For prehistoric potters in Maine, the challenge of building a beehive kiln is finding a suitable material to build the beehive chamber which holds the ware. Stones will not work because they cannot be stacked in the necessary shape without falling apart and breaking the ware (this flaw is exacerbated by the fact that stones tend to shatter and crack when exposed to the intense, prolonged heat necessary to get the clay to reach bisque temperature). A teepee of woven branches and saplings would not work because the fire would quickly consume them. There is only one easily available material that is sufficiently fireproof and capable of being formed into the necessary beehive shape: clay.
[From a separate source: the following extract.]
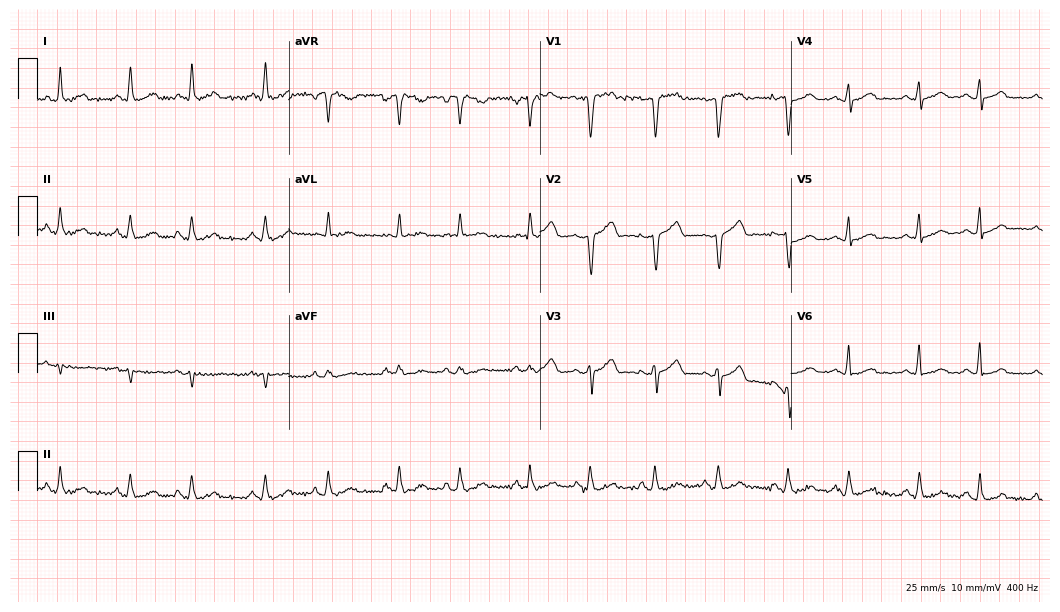
ECG (10.2-second recording at 400 Hz) — a female, 63 years old. Labelled as a normal ECG.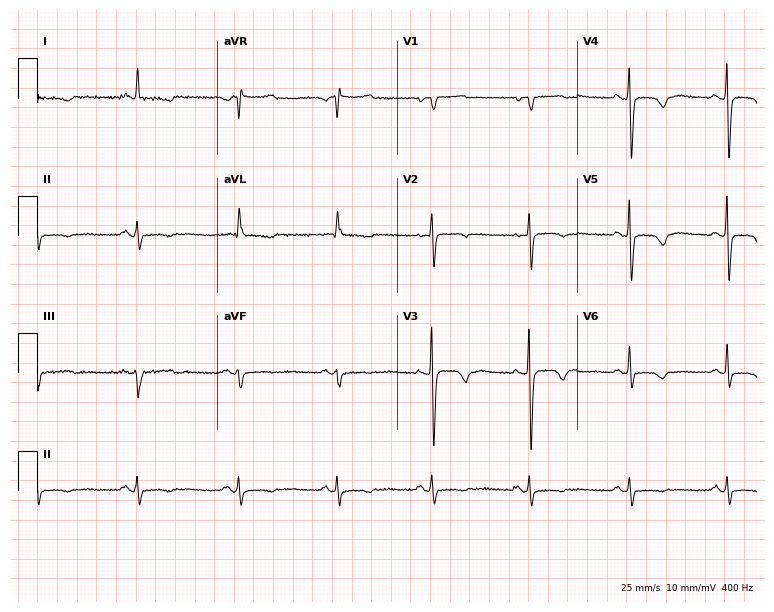
Electrocardiogram, a 53-year-old female. Of the six screened findings (first-degree AV block, right bundle branch block, left bundle branch block, sinus bradycardia, atrial fibrillation, sinus tachycardia), none is recorded. Only these six findings were labelled.

One of the easiest ways to make a beehive kiln from clay is to build a teepee structure from woven saplings and to stack rolled coils of clay around the outside of this skeletal structure until it is completely covered with clay coils except for the chimney hole at the top. The stacked coils are then smoothed by hand to join and seal them to one another. Interestingly, because the coil-built technique is exactly how prehistoric Maine potters built their pots, these potters obviously were extremely familiar and well-versed with it. A second technique is to mix the structural clay with straw to give it additional strength. A third technique is to dip large leaves (like maple leaves) into a thick liquid slurry of clay and apply them on the skeletal surface or coils like wallpaper. This method is widely used today with newspaper dipped in clay slurry to make "paper kilns."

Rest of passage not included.